5. **Contact the platform's abuse or trust and safety team with documented evidence.** Most major adult platforms have a dedicated non-consensual content report form (often labeled CSAM/DMCA/Abuse). Provide the content URL, a brief description of why removal is required, and your contact information. Do not send intimate photos to the platform to "prove" you're in them - the hash verification system handles this safely. Response times vary: Pornhub's team responds within 24-48 hours; smaller sites may take weeks or not respond at all.
6. **File a request to remove from Google Search and other search engines.** Google's Content Removal Tool (search.google.com/search-console/remove-outdated-content) handles outdated content removal requests. Google's Revenge Porn removal request (reportcontent.google.com) removes search results for non-consensual intimate images. Bing, Yahoo, and DuckDuckGo have similar removal tools. Removing from search engines doesn't remove from the source, but significantly reduces discoverability while you pursue source removal.

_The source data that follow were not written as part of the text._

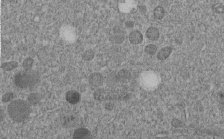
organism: C. elegans
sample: C. elegans embryo early stage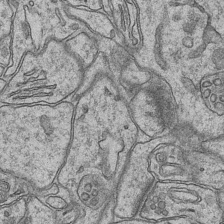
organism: Mouse
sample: CA1 Hippocampus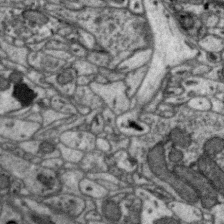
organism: Zebra finch
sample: Brain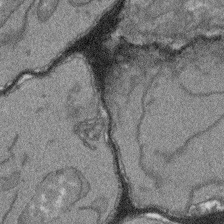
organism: Arabidopsis thaliana
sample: Root tip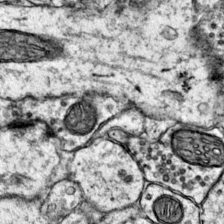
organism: Mouse
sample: Primary visual cortex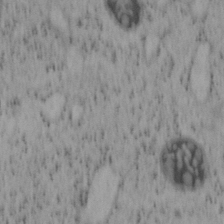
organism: Mouse
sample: OT-I killer T cells with ID8 ovarian cancer cells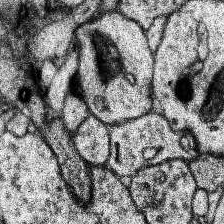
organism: Human
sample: Temporal Lobe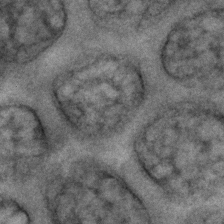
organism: C. elegans
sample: C. elegans embryo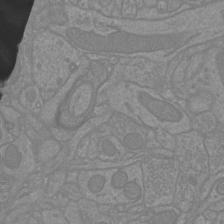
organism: Mouse
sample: Cortical neurons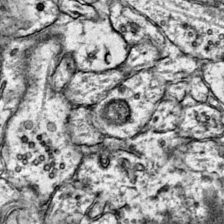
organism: Mouse
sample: Primary visual cortex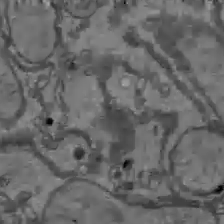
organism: C57BL Mouse
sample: Liver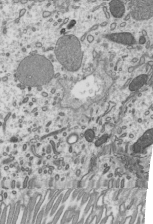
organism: Mouse
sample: Mouse epididymis efferent ductule cilia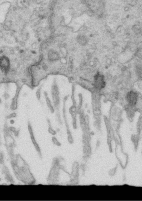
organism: Mouse
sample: Multiciliated cells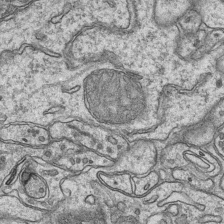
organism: Mouse
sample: CA1 Hippocampus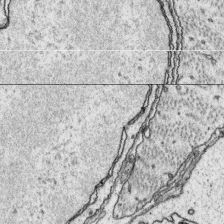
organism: Platynereis dumerilii
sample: Parapodia

7. **Escalate to legal resources if platform contact fails.** Organizations including the Cyber Civil Rights Initiative (cybercivilrights.org/help-center), the Revenge Porn Helpline (UK), and NCMEC provide direct assistance for non-consensual intimate image removal including legal advocacy and direct platform escalation paths. These are free services designed specifically for cases where standard removal requests have failed.
8. **Monitor recurrence with Google Alerts and periodic re-search.** Content removed from one location often reappears on others. Set a Google Alert for your name or identifier associated with the content. Re-run the inventory search (Step 1) every 90 days until you have confirmation that all known instances are down and no new ones have appeared. Persistence matters - most content can eventually be removed from legitimate platforms with consistent follow-up.
## If Something Goes Wrong
- If a platform ignores your removal request, escalate to the host provider (the company hosting the website's servers). WHOIS lookup or a tool like HostingChecker.com identifies the host. Host providers have less tolerance for non-consensual content than some content platforms.
- If content reappears after successful removal, document the re-upload date and file a new takedown. Pattern of re-upload by the same source may support legal action.
- If you're outside the US, your country's specific laws may provide stronger removal rights than DMCA. The EU's Right to Erasure under GDPR, for example, gives residents broader removal rights than DMCA.
- If the content is on a site with no contact information, no DMCA agent, and no response to removal requests, contact your country's Internet Watch Foundation or equivalent authority.
## The Part Nobody Mentions
The inventory step (Step 1) is where most people are tempted to skip ahead - it's psychologically difficult to do a thorough search for content you want removed. The practical consequence of skipping this step is partial removal: the obvious copies come down while the harder-to-find reposts continue circulating. A complete inventory done once produces a more complete takedown than a rushed first contact followed by months of discovering new instances.
## What Happens Next
For non-consensual intimate image cases, the organizations listed in Step 7 can assist with ongoing monitoring, legal options, and platform escalation. Keep documentation of every takedown request and confirmation for potential legal proceedings.